Pop3MsgInfo (struct)

pub struct Pop3MsgInfo {
    pub idx:  i32,
    pub size: i32,
}

A per-message descriptor. For list, idx is the message number and size its octet count. For stat, the single returned value reuses the fields as (count, total_size_octets)idx is the message count and size the total byte count.

Pop3Session (struct)

pub struct Pop3Session {
    pub host: string,
    // tcp / tls / is_tls / rx_buf are private transport state
}

Methods

Method Signature Description
connect pub fn connect(host: string, port: i32, use_tls: bool) -> !*Pop3Session Open a session. use_tls=true → TLS from start (995); false → plain TCP (110).
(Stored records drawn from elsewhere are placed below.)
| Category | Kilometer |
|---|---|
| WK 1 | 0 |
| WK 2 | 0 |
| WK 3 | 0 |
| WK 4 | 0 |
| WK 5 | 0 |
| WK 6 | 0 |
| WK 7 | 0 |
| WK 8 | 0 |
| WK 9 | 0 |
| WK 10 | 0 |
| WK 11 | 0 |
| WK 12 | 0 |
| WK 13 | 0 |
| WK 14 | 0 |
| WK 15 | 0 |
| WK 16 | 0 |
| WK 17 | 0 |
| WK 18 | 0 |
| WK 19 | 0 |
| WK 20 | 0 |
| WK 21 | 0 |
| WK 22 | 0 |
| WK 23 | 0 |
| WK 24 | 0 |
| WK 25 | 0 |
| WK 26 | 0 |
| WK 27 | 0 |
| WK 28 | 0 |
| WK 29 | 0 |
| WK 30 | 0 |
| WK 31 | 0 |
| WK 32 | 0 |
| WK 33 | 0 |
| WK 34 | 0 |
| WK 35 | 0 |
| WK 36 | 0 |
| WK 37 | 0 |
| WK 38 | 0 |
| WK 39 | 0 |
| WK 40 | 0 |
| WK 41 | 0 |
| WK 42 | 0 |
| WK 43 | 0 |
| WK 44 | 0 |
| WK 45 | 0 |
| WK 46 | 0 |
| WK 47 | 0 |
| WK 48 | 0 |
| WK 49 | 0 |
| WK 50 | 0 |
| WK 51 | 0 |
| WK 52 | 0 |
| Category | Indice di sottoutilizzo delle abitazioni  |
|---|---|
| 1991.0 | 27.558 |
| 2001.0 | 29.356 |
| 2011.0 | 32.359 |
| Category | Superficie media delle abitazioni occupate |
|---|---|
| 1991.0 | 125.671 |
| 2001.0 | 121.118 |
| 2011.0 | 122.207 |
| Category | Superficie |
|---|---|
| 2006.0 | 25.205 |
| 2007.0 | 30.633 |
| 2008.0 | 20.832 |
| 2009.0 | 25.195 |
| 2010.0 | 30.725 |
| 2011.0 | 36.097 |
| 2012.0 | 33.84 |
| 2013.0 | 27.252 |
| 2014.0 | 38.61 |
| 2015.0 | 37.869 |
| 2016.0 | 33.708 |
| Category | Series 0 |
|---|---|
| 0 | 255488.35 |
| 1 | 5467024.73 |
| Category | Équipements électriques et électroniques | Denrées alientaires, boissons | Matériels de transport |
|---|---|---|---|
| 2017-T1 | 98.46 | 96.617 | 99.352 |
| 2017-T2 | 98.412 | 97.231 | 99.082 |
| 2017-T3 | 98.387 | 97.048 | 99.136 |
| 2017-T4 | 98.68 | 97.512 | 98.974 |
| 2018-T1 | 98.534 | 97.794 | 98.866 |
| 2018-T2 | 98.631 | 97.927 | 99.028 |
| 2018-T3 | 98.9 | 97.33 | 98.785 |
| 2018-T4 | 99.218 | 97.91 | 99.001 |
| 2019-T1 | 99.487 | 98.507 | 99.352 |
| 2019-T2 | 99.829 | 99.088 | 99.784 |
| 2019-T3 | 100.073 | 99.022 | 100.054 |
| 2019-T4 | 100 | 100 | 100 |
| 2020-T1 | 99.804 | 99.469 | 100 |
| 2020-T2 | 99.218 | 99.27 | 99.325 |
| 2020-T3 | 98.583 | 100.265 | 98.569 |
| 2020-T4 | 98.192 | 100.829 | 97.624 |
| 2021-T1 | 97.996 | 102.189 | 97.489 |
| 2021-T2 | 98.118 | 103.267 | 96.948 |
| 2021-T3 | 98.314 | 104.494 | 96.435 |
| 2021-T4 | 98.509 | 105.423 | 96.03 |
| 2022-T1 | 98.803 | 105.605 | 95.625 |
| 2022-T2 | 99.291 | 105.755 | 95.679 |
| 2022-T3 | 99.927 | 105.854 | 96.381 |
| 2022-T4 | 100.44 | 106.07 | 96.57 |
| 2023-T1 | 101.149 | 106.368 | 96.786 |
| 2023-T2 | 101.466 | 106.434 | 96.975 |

Validates the +OK banner.
login pub fn login(self: *Pop3Session, user: string, pass: string) -> !i32 Authenticate via USER + PASS.
stat pub fn stat(self: *Pop3Session) -> !*Pop3MsgInfo STAT: returns (count, total_size) packed into idx / size.
list pub fn list(self: *Pop3Session) -> !*Vector<*Pop3MsgInfo> LIST: one Pop3MsgInfo per message (idx, size).
retrieve pub fn retrieve(self: *Pop3Session, n: i32) -> !string RETR: full RFC 5322 body for message n (dot-unstuffed).
delete pub fn delete(self: *Pop3Session, n: i32) -> !i32 DELE: mark message n for deletion (committed at quit).
noop pub fn noop(self: *Pop3Session) -> !i32 NOOP keep-alive to prevent idle disconnects.
quit pub fn quit(self: *Pop3Session) -> !i32 QUIT and commit pending deletions.
close pub fn close(self: *Pop3Session) Tear down the socket. Idempotent.
import stdlib::mail::message::*;
import stdlib::mail::pop3::*;

fn main() -> i32 {
    let r: !*Pop3Session = Pop3Session::connect("pop.example.com", 995, true);
    if !r.ok { println!(r.err); return 1; }
    let p: *Pop3Session = r.val;
    println!("host:", p.host);

    let _l: !i32 = p.login("[email protected]", "app-password");

    let st: !*Pop3MsgInfo = p.stat();
    if st.ok { println!(st.val.idx, "msgs,", st.val.size, "bytes"); }

    let lst: !*Vector<*Pop3MsgInfo> = p.list();
    if lst.ok {
        for let i: i32 = 0; i < lst.val.len(); i++ {
            let info: *Pop3MsgInfo = lst.val.get(i);
            println!("#", info.idx, "size", info.size);
            let raw: !string = p.retrieve(info.idx);
            if raw.ok {
                let m: !*Mail = parse_mail(raw.val);
                if m.ok { println!("subject:", m.val.subject); }
            }
        }
    }

    let _d: !i32 = p.delete(1);   // committed at quit
    let _n: !i32 = p.noop();
    let _q: !i32 = p.quit();
    p.close();
    return 0;
}

See also

  • net::tcp / net::tls — the transport every mail session is built on; timeout_ms and tls_insecure map onto stream-level controls there.
  • base64 — used internally for attachment encoding and SMTP AUTH PLAIN/LOGIN tokens.
  • timeMail.to_rfc5322 uses it to auto-fill the Date header.